What is being asked:
Only a verbatim restatement of the lines from the one with "Lors de Reims à Toutes Jambes 2013 ." through the end of the listing below is wanted. Pictures should be left out.

Information provided:
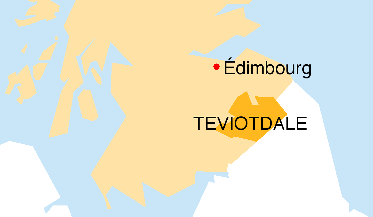 Localisation de l'ancienne province écossaise du Teviotdale. Très schématisé, d'après Map of Scotland within the United Kingdom.svg, de Peeperman, 2012, pour le tracé des côtes ; et d'après Scotland in the Middle Ages; sketches of early Scotch history and social progress (1860) (14763938344).jpg, d'Innes, Cosmo Nelson, 1798-1874, pour le tracé du Teviotdale.
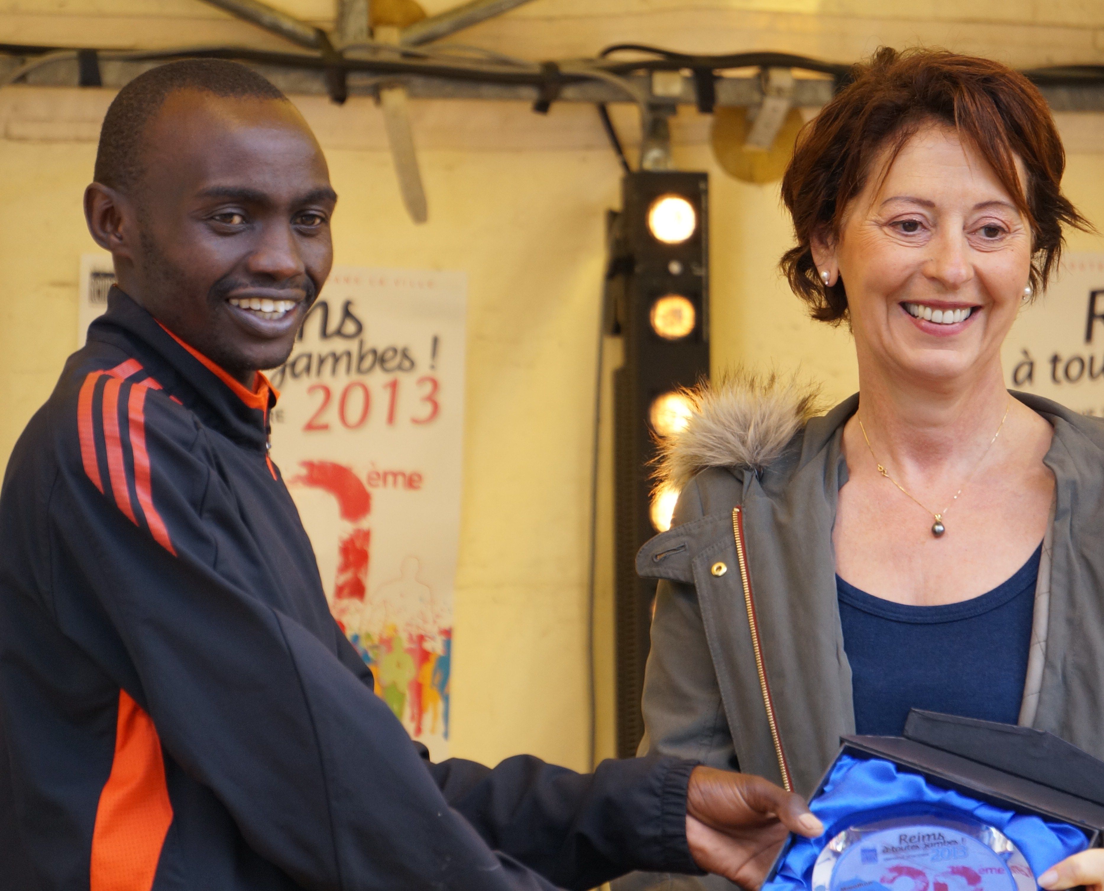 Lors de Reims à Toutes Jambes 2013 .
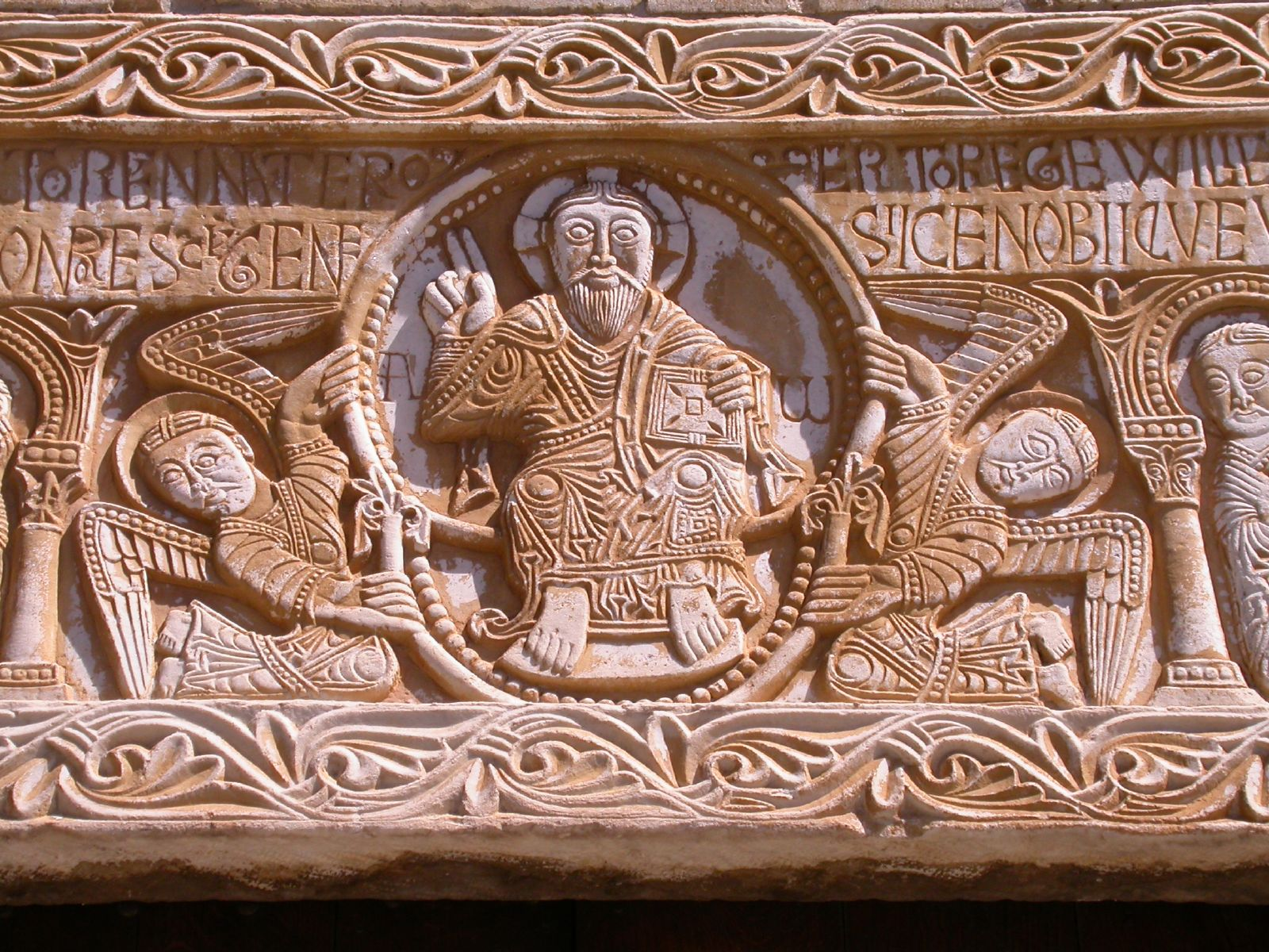 Llinda 1019-1020
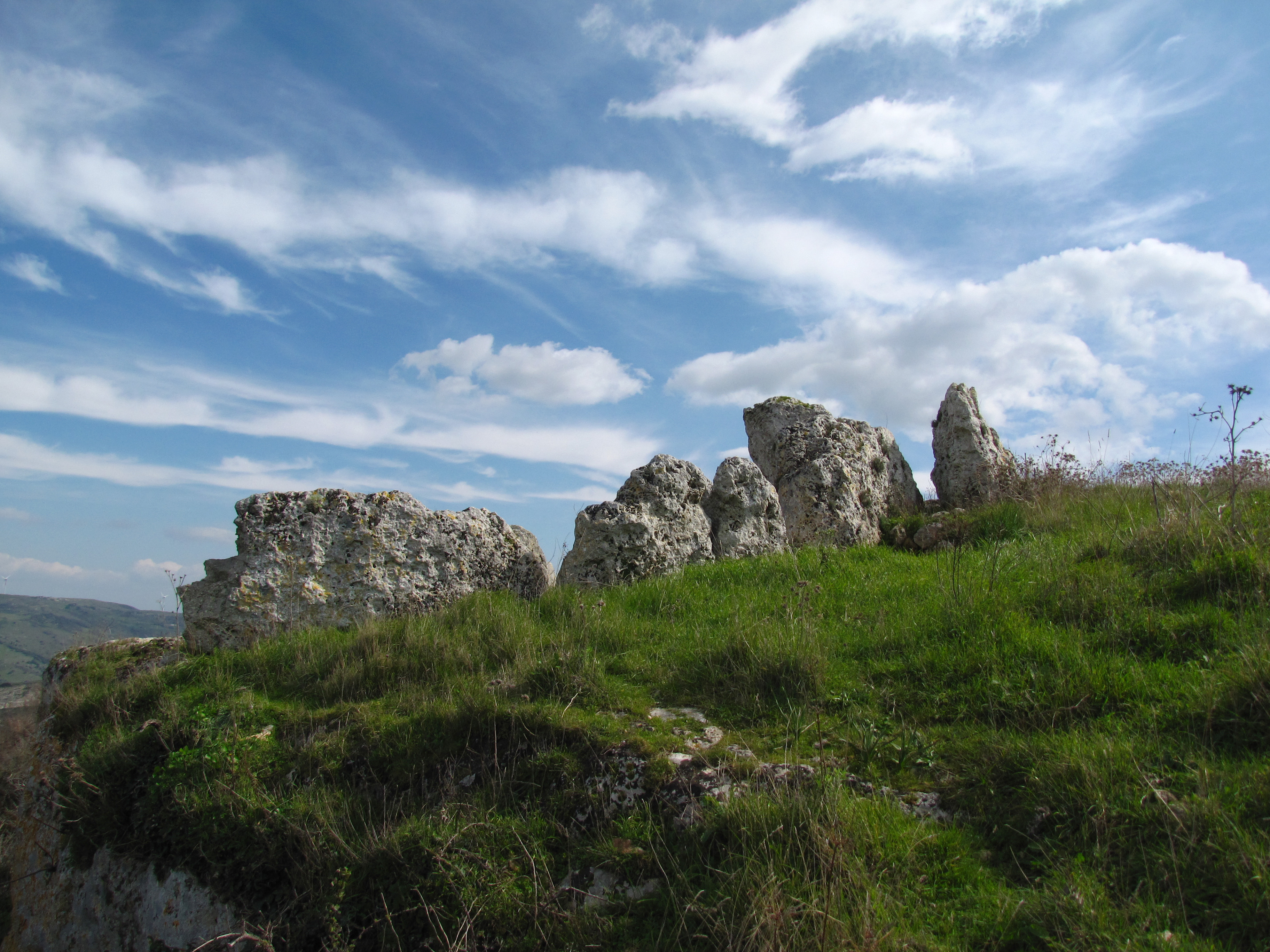 Il circolo megalitico.
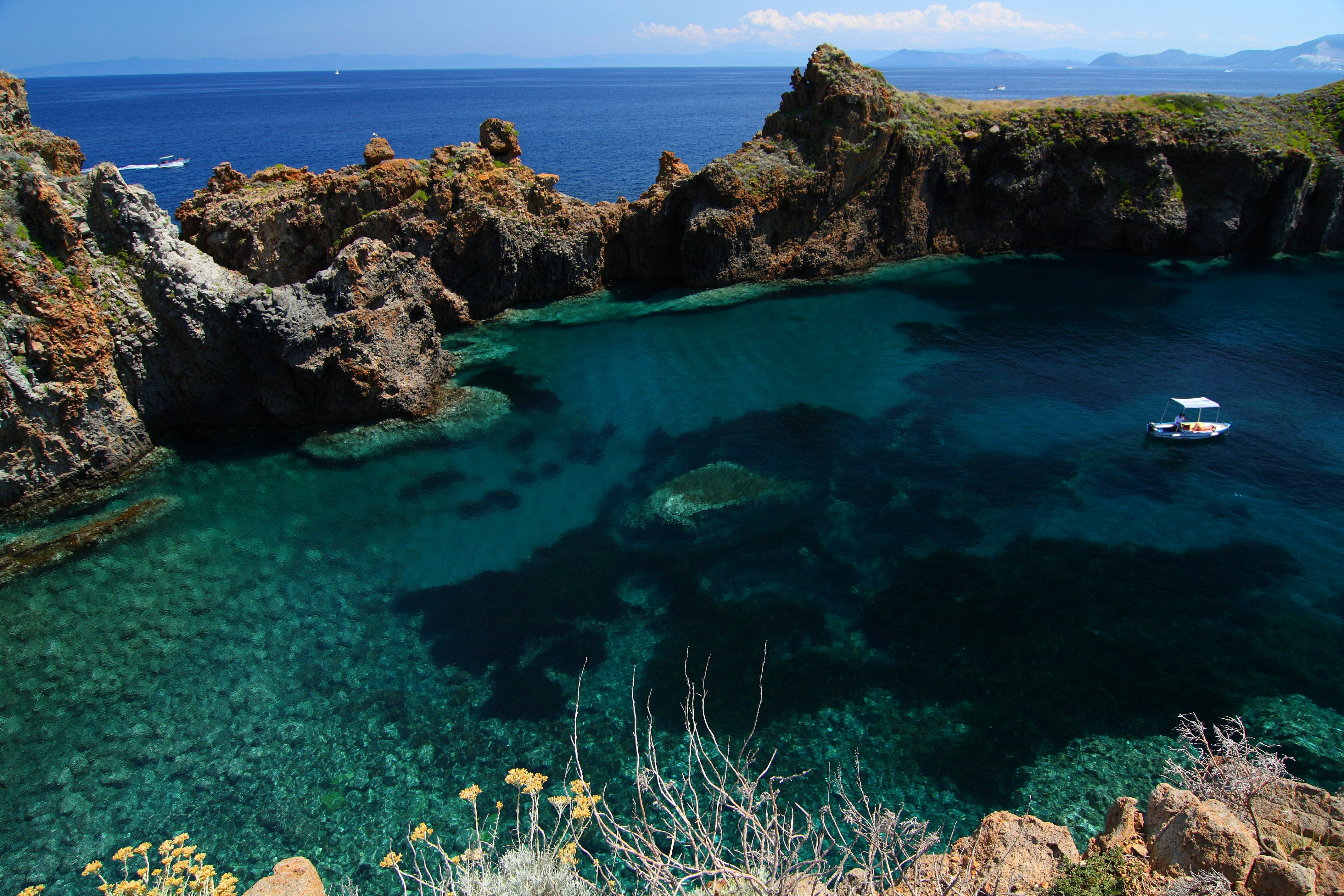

Your response:
 Lors de Reims à Toutes Jambes 2013 .
 Llinda 1019-1020
 Il circolo megalitico.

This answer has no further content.